From what I understand, for me to be able to get a Balikbayan Visa stamp we must travel together, entering PI at the same time. Which brings up another question. 

Will she need a new passport with her name change, because of the marriage, to be able to reenter PI?

JM101


----------



## Gary D (Oct 28, 2013)

JM101 said:


> Thanks for all the answers and suggestions.
> 
> Since the Fiance Visa seems to be easier to get and there is just as much hoop jumping to do just to get married here in PI, I think this might be the best overall.
> 
> ...


It shouldn't be a problem but you would likely need to show your marriage cert to get you a bb stamp.


----------



## jon1 (Mar 18, 2012)

Depending on how long you will be there, you might want to visit the Philippine Consulate in LA. Philippine Consulate General in Los Angeles Find out how long it would take to get her a new passport in her married name? It may be quicker and easier to do there than when you get back. I do not know but you may have to get your US Marriage Certificate certified by the Phil Consulate for when she applies for her new passport in the Phil? There is a Reporting of a Marriage Abroad form http://www.philippineconsulatela.org/consular services/conserv-registry.htm#ROM


----------



## JM101 (Jan 6, 2015)

jon1 said:


> Depending on how long you will be there, you might want to visit the Philippine Consulate in LA. Philippine Consulate General in Los Angeles Find out how long it would take to get her a new passport in her married name? It may be quicker and easier to do there than when you get back. I do not know but you may have to get your US Marriage Certificate certified by the Phil Consulate for when she applies for her new passport in the Phil? There is a Reporting of a Marriage Abroad form Philippine Consulate General in Los Angeles


Thanks Jon,

I looked at that list of documents needed to REPORT a marriage "Contracted outside the Phillippines" is the same list of documents required to get the PI government approval for getting married inside the Philippines.

I know it is the Philippines, but I am 64 years old and a US citizen with a US passport verifying my age and citizenship so why do I need to provide a certified birth certificate for myself?...this is ridiculous.

OK enough rant and time to order documents from the US.

Appreciate the heads-up which gives me plenty of time.

JM101


----------



## fmartin_gila (May 15, 2011)

To clarify your concerns a bit. It is not required that she get a new Passport nor register the Marriage. A Marriage Certificate from the US is mostly recognized anywhere in the world. We did register our Marriage at the Phil Consulate in Los Angeles, took about 4 hours, even though not required. She can travel back to the Phils with her Passport she now holds and when you get to the Immigration booth in the Phils, go up to the booth together and request a Balikbayan stamp. Be absolutely sure that you have your original and at least one copy of your Marriage Certificate in hand. You will also have to ensure that you have a return or onward travel ticket in order to board in the US, commonly referred to as a "throw away" ticket as you do not plan to use it. She will not be required to have proof of further travel, as she will be the returning person, thereby giving both Balikbayan status.

Fred


----------



## jon1 (Mar 18, 2012)

Fred is correct. It is not required for her to change her passport immediately upon marriage. I was only suggesting as it MAY be easier to accomplish in the US vs here. It was a major PITA for my wife to get her name changed on the important things (bank accounts, DL, and passport). 

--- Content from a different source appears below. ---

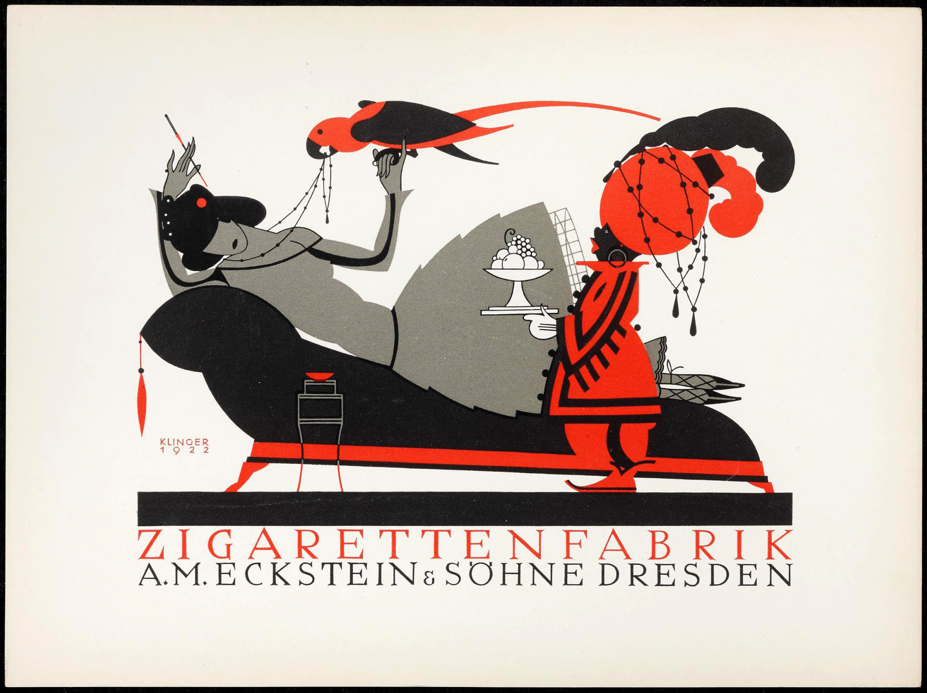 Plakat von 1922 von Julius Klinger für die Zigarettenfabrik A. M. Eckstein & Söhne in Dresden ...

Having the original and copy of the Marriage certificate is prudent. When you return, let your wife do the talking to the Immigration officer and you will have no issues getting the BB stamp. 

You will need a throw away ticket or you will not be allowed to check in for your flight. I was asked in San Fran last year. Look on the discount airlines for a special and buy a cheap one way flight to somewhere in SE asia (Kota Kinabalu, Singapore, etc.). She won't need a follow on ticket.


----------



## JM101 (Jan 6, 2015)

Thanks guys. Really appreciate your help.

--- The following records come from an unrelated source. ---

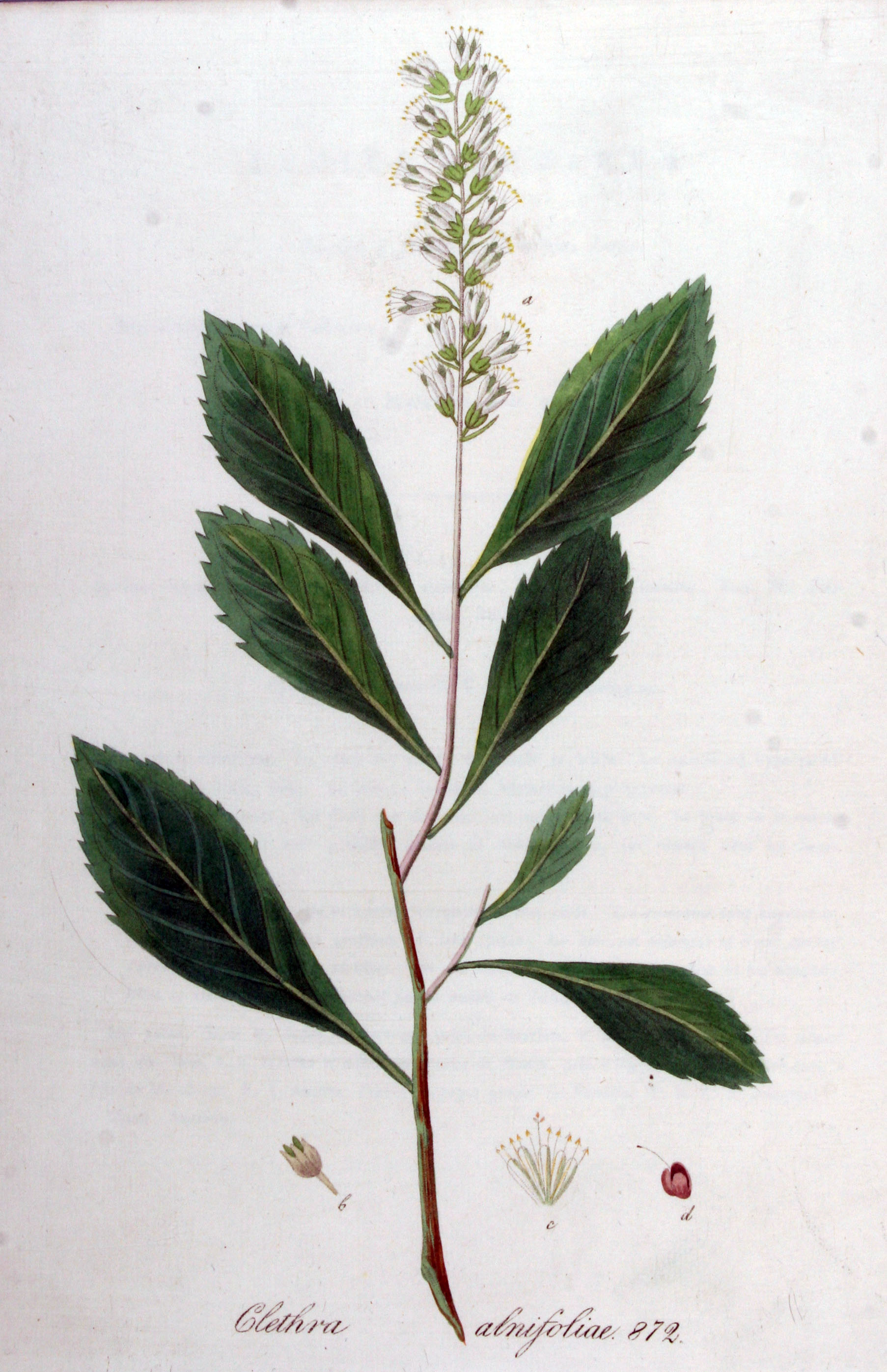 Clethra alnifolia L.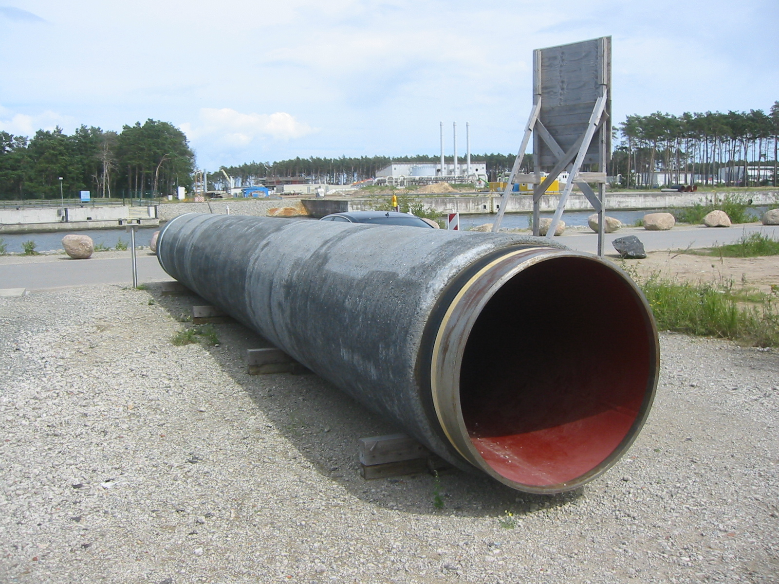 Nord Stream Offshore-Rohr in Lubmin, einer Gemeinde im Landkreis Ostvorpommern. Die Rohrleitung befindet sich neben einem Informationsstand in der Marina Lubmin, der über den Bau der Pipeline informiert.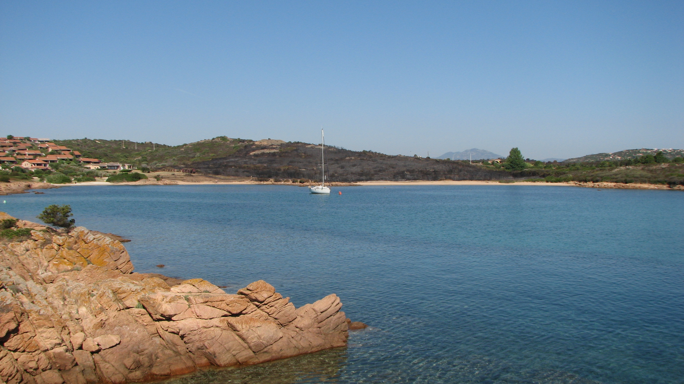 Porto San Paolo Beach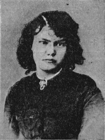 Aleksandra Jakovlevna Obodovskaja Sidorackaja (1847-?)

So it looks like the Fiance Visa to the US...get married in Las Vegas....return back to PI.

Jon....yes I did realize your last was only a suggestion...thanks

Fred...thanks for your clarity on getting this deed done.

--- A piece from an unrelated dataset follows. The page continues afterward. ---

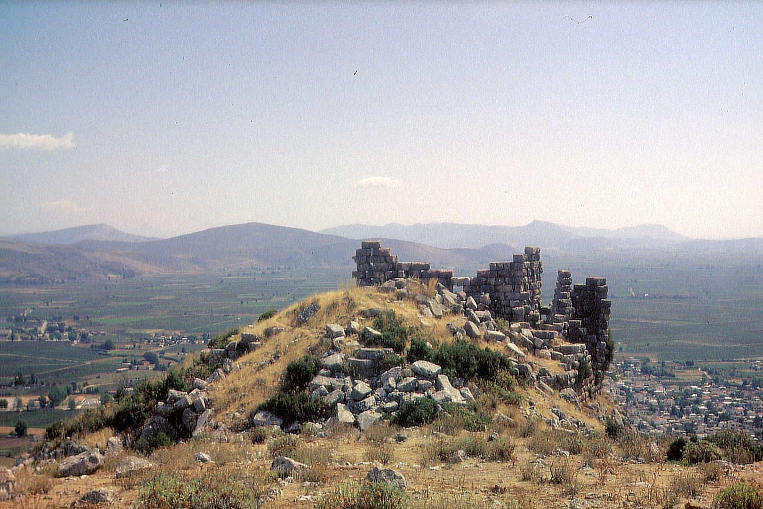 Akropolis von Orchomenos aus West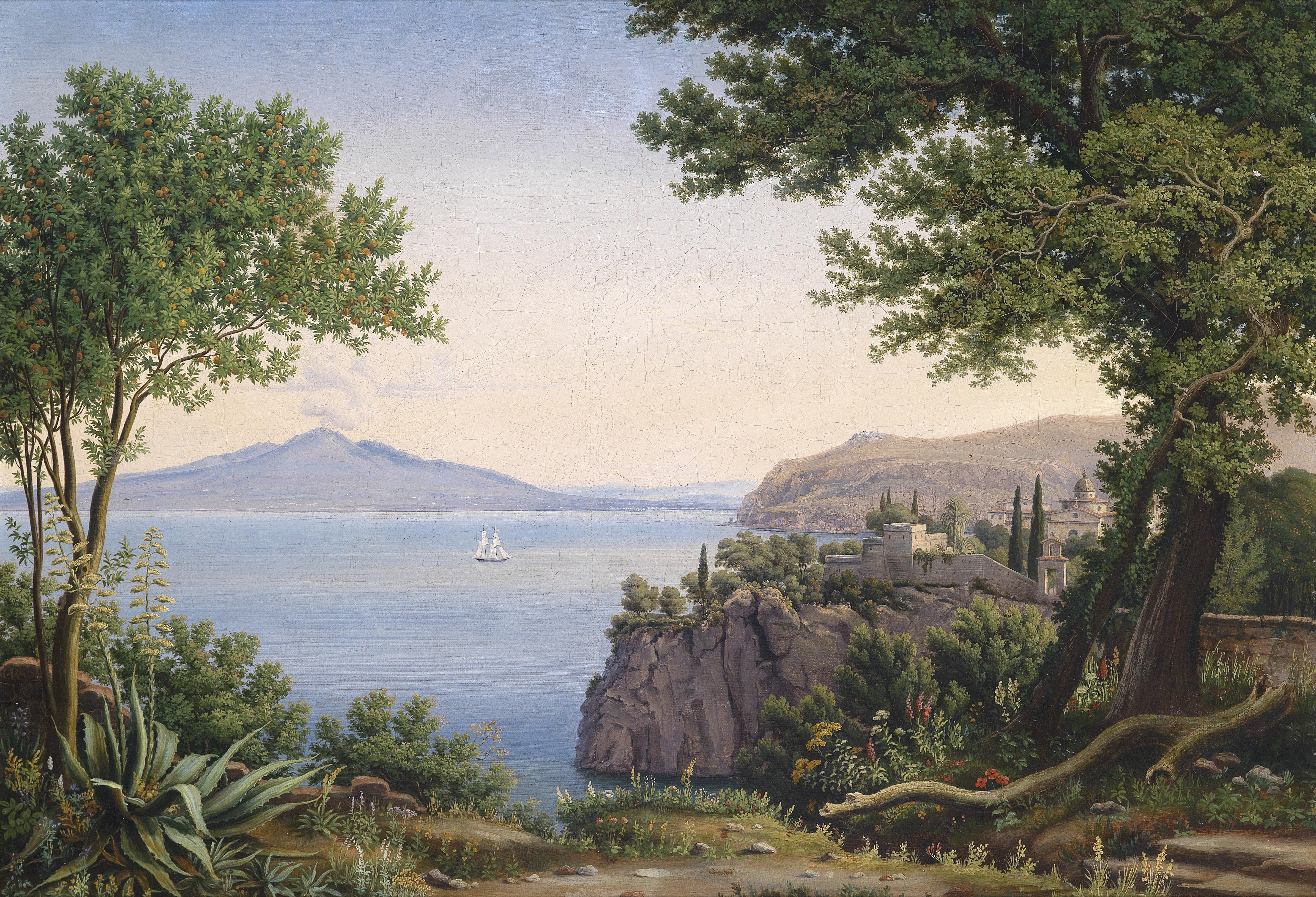 Blick auf den Vesuv (?), monogrammiert CR (ligiert), Öl auf Leinwand, 48 x 70 cm

And again thanks to all of you for the insight and suggestions.

John


----------



## fmartin_gila (May 15, 2011)

Just FYI. The Los Angeles Consulate is the one that covers the Southwestern US including LV. It is at 3600 Wilshire Blvd. 7th floor as I remember. If you do have to do any business there, get there between 7 & 7:30 as the line starts forming by then. Prepare yourself to be not impressed with them or their place of business, but they do manage to get things done. They do charge varying fees for different services so be sure you have some extra cash on hand, they will not release any documents until you produce a receipt for payment received.

Fred


----------



## JM101 (Jan 6, 2015)

fmartin_gila said:


> Just FYI. The Los Angeles Consulate is the one that covers the Southwestern US including LV. It is at 3600 Wilshire Blvd. 7th floor as I remember. If you do have to do any business there, get there between 7 & 7:30 as the line starts forming by then. Prepare yourself to be not impressed with them or their place of business, but they do manage to get things done. They do charge varying fees for different services so be sure you have some extra cash on hand, they will not release any documents until you produce a receipt for payment received.
> 
> Fred


Do they take peso???? (LOL)

JM101


----------



## fmartin_gila (May 15, 2011)

JM101 said:


> Do they take peso???? (LOL)
> 
> JM101


Don't know , didn't even think to try that. The whole place seems so chaotic with so many different things going on that by the time it got to paying at the cashiers window, all I wanted to do was get out of there and make an escape.

Fred


----------



## lefties43332 (Oct 21, 2012)

fmartin_gila said:


> Don't know , didn't even think to try that. The whole place seems so chaotic with so many different things going on that by the time it got to paying at the cashiers window, all I wanted to do was get out of there and make an escape.
> 
> Fred


Lol,,i know the feeling


----------



## JM101 (Jan 6, 2015)

fmartin_gila said:


> Don't know , didn't even think to try that. The whole place seems so chaotic with so many different things going on that by the time it got to paying at the cashiers window, all I wanted to do was get out of there and make an escape.
> 
> Fred


In other words...normal PI Government Offices.

JM101


----------